(Material to process begins)
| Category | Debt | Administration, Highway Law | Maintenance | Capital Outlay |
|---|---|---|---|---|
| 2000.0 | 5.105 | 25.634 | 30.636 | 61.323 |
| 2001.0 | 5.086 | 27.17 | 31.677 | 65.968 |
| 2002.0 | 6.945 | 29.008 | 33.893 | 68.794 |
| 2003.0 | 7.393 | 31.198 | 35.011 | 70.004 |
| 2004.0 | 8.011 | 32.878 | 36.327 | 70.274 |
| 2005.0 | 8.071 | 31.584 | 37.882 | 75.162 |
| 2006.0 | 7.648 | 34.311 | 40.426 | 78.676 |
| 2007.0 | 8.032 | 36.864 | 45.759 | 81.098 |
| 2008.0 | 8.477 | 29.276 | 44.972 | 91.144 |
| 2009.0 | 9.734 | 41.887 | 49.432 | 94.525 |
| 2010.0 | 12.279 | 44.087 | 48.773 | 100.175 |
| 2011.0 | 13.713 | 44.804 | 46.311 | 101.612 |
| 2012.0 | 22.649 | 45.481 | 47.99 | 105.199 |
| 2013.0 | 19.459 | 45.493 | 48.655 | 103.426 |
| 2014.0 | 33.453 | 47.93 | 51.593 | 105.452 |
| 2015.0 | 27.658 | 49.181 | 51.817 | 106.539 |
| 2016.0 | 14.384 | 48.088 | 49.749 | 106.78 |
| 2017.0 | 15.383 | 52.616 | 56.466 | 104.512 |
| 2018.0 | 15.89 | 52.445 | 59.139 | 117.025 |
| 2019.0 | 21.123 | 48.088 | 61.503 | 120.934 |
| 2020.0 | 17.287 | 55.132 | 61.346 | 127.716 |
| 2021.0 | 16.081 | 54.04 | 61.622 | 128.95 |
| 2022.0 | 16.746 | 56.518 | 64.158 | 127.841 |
(Material to process ends)
■ Exercise brief ■
From the records above, retype only the lines starting at the line that contains "45.759 | 81.098 |" and ending at the line that contains "46.311 | 101.612 |", both included.

■ Answer below ■
| 2007.0 | 8.032 | 36.864 | 45.759 | 81.098 |
| 2008.0 | 8.477 | 29.276 | 44.972 | 91.144 |
| 2009.0 | 9.734 | 41.887 | 49.432 | 94.525 |
| 2010.0 | 12.279 | 44.087 | 48.773 | 100.175 |
| 2011.0 | 13.713 | 44.804 | 46.311 | 101.612 |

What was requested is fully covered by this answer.